Fear not my feline. We were lucky enough to find some very realistic wooden eggs at the dollar store yesterday. So this dragon will be caged in the lab scene with it's clutch of eggs.


----------



## Zombie-F (Apr 12, 2004)

Vlad said:


> Fear not my feline. We were lucky enough to find some very realistic wooden eggs at the dollar store yesterday. So this dragon will be caged in the lab scene with it's clutch of eggs.


Fake garlic... wooden eggs? What kind of dollar store is this? :googly:


----------



## Blackwidow (Jul 9, 2005)

That's a good question Zombie! My dollar store is full of candles, cheapo figurines, paper products and the usual crappy stuff


----------



## Black Cat (Aug 20, 2005)

Oh, I was wondering why you bought those wooden eggs. I wonder what color we should paint them?

Zombie and Blackwidow, Our dollar stores are great here. Three of our dollar stores carry a full wall of craft items. We frequent the one dollar store quite often as they get in all sorts of American Accents and Rustoleum paint in spray cans. Can't beat getting the brand name spray paints and stone paint for a $1. Three of the local dollar stores even have all there Halloween stuff out as well. Woo Hoo $1.00 werewolf ears. Had to buy another set as I used Vlad's on my werewolf. Just stocked up on Zombie teeth as well. They came in an assortment of colors and shapes. The trick with the dollar stores is to check back frequently, because you never know what you'll find.


----------



## Vlad (Aug 2, 2005)

Sigh..........Now if only you had listened to me and bought the 72" plastic chain at the dollar store, the dragon would have looked perfect as a "kept" specimen.....sigh.....

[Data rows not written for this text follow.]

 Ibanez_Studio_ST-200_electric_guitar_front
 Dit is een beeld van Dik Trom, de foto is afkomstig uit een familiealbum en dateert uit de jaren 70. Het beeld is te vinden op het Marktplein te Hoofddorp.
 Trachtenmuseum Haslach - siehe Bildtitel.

(hehehe.......Vlad has just ensured himself another round of Halloween shopping)


----------



## Black Cat (Aug 20, 2005)

Ok ok ok, I'm going back to the dollar store. If I shop by myself it will only cost me $1.


----------



## hollyberry (Aug 24, 2005)

Awesome dragon!!!!! I love it!


----------



## Black Cat (Aug 20, 2005)

Thank you Holly.


----------



## Vlad (Aug 2, 2005)

Sigh, she really did go back to the dollar store without me.


----------



## NATUREPIXIE (Jan 15, 2007)

I know this is abit late... But I love your dragon!!!


----------



## Black Cat (Aug 20, 2005)

Thanks Naturepixie. Still haven't quit figure out what to do with it.


----------



## Lady Nyxie (Aug 30, 2006)

Looks like a good NJ make-n-take to me. 

Cool idea... great execution.


----------



## BudMan (Mar 6, 2007)

Black Cat said:


> Ok ok ok, I'm going back to the dollar store. If I shop by myself it will only cost me $1.

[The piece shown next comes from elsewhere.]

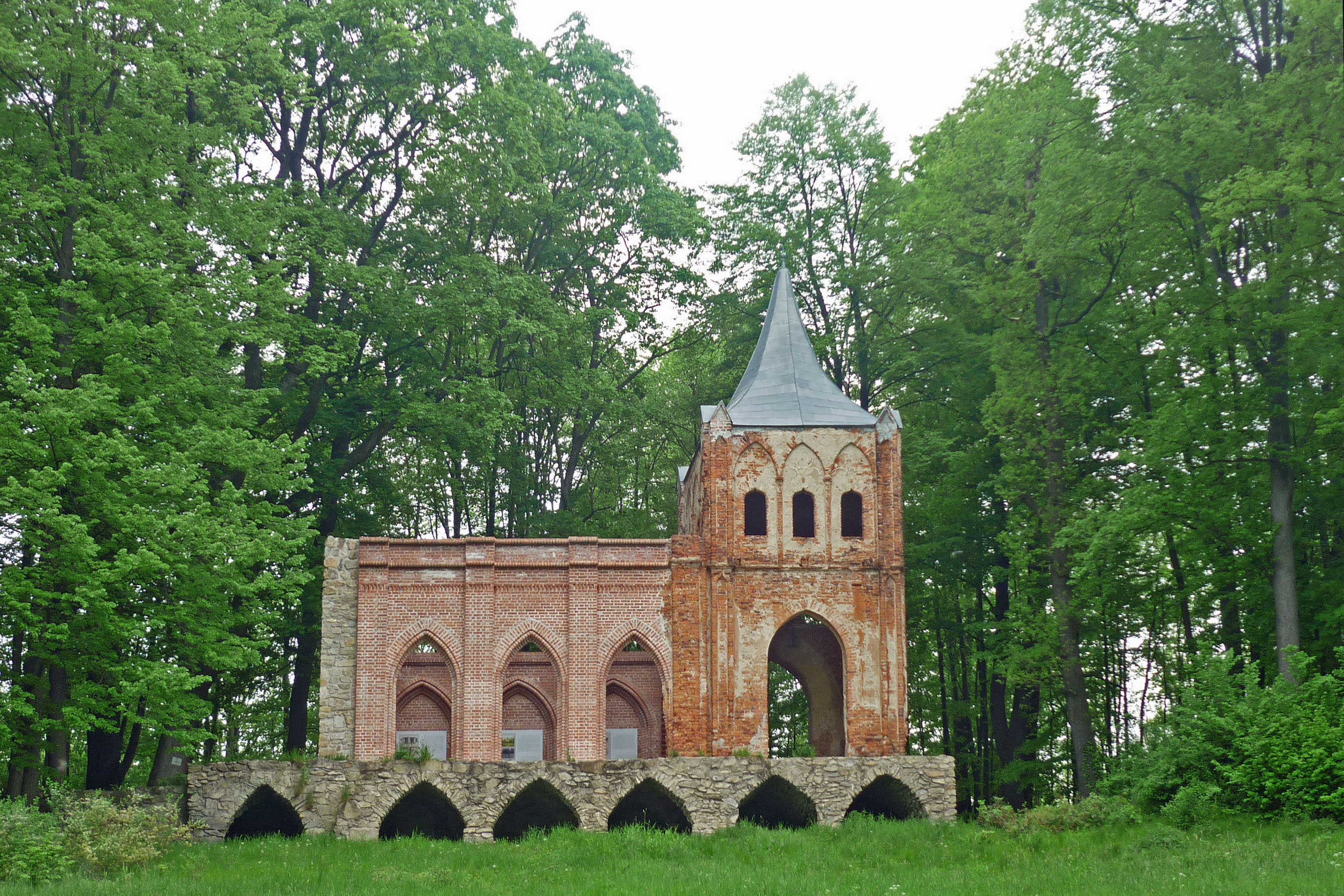 Schloss- und Parkanlage Buchwald (Bukowiec) im Riesengebirge: Abtei und ehem. Mausoleum der Familie von Reden

Is this statement actually coming from a WOMAN?!
You will have to talk to my wife, I don't think she's ever spent only a dollar on anything.................EVER!
But I digress, when it comes to Halloween, I am the big spender.
Great Dragon!:smoking:


----------



## Bone Dancer (Oct 7, 2005)

Thanks for the pics Karen. As soon as it gets warm I can get mine of the drawing board.


----------



## Lilly (Jun 13, 2006)

Black Cat said:


> Thanks Naturepixie. Still haven't quit figure out what to do with it.

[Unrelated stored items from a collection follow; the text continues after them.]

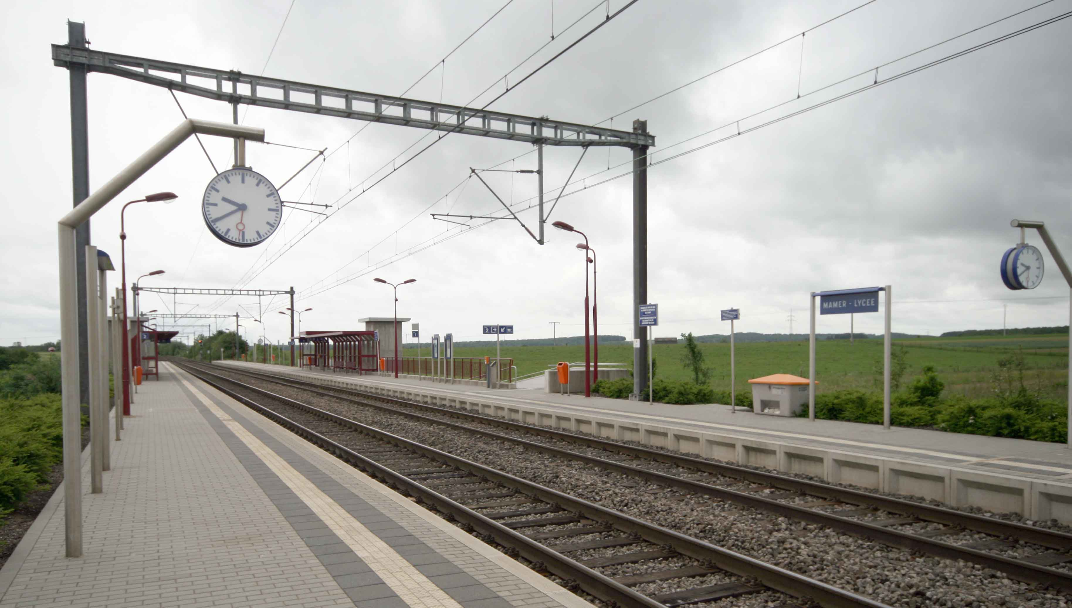 GAR MAM L.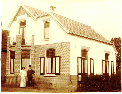 Woning in de Nieuwe Stationsstraat in Ede, gebouwd in 1913. De eerste bewoners waren Zwerus de Nooy en echtgenote Costera de Nooy-Cozijnsen. Zij poseren voor hun pas gebouwde huis.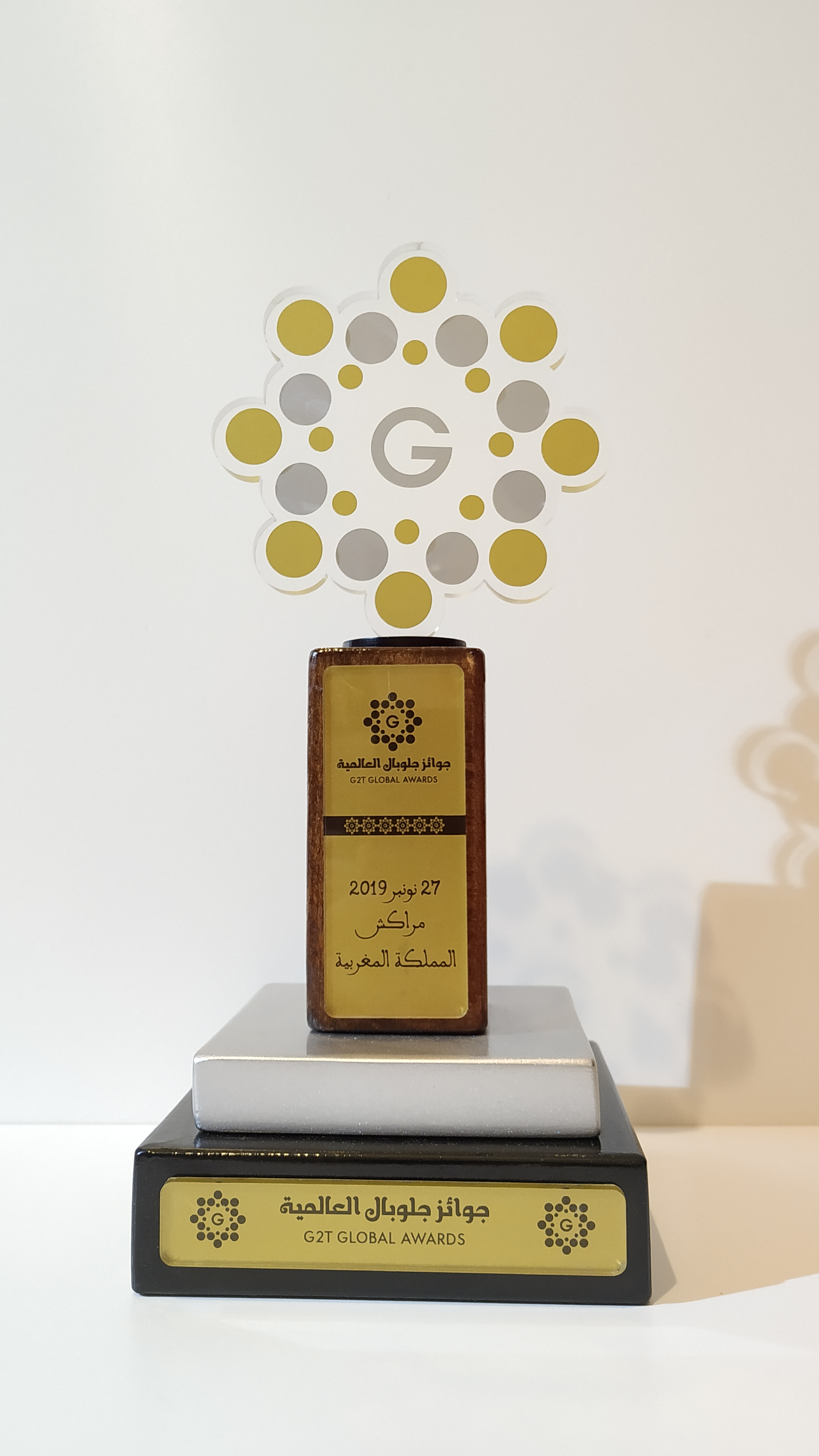 مجسم ثلاثي الابعاد لجوائز جلوبال العالمية

How about a larger tall type stump with a branch coming out ...nest in the trunk area ..dragon on the branch ,guarding nest

btw..cool dragon


----------



## Black Cat (Aug 20, 2005)

Thanks everyone, The intention was to have it nested on top of something with a clutch of eggs which we already have. It just hasn't fit into any scenes we've created.


----------